§ Stored items from a collection
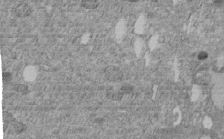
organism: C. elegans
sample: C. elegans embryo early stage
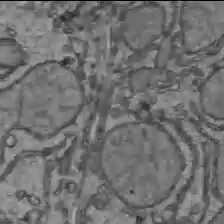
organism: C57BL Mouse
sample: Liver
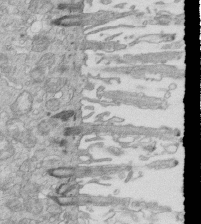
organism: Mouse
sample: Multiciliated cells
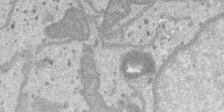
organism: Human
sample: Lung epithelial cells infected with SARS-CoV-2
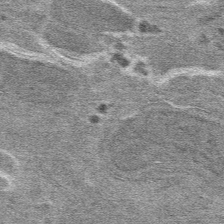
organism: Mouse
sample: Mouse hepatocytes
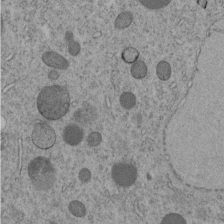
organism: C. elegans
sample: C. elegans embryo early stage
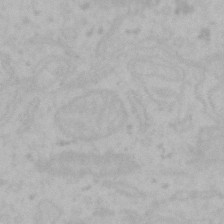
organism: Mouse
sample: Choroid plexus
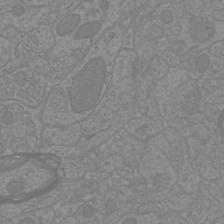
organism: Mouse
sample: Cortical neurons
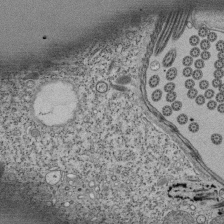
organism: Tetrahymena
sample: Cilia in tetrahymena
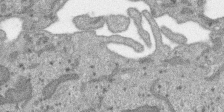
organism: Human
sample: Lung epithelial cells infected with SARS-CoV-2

--

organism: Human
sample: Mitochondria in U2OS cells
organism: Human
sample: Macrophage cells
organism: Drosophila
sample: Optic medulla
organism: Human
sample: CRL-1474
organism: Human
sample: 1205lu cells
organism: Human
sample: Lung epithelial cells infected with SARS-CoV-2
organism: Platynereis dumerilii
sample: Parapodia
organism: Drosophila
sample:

§ Work task
Retype only the stretch of lines above starting at the one with "sample: Macrophage cells" and stopping at the one with "sample: Parapodia", exactly as written, with both kept.

§ Answer box
sample: Macrophage cells
organism: Drosophila
sample: Optic medulla
organism: Human
sample: CRL-1474
organism: Human
sample: 1205lu cells
organism: Human
sample: Lung epithelial cells infected with SARS-CoV-2
organism: Platynereis dumerilii
sample: Parapodia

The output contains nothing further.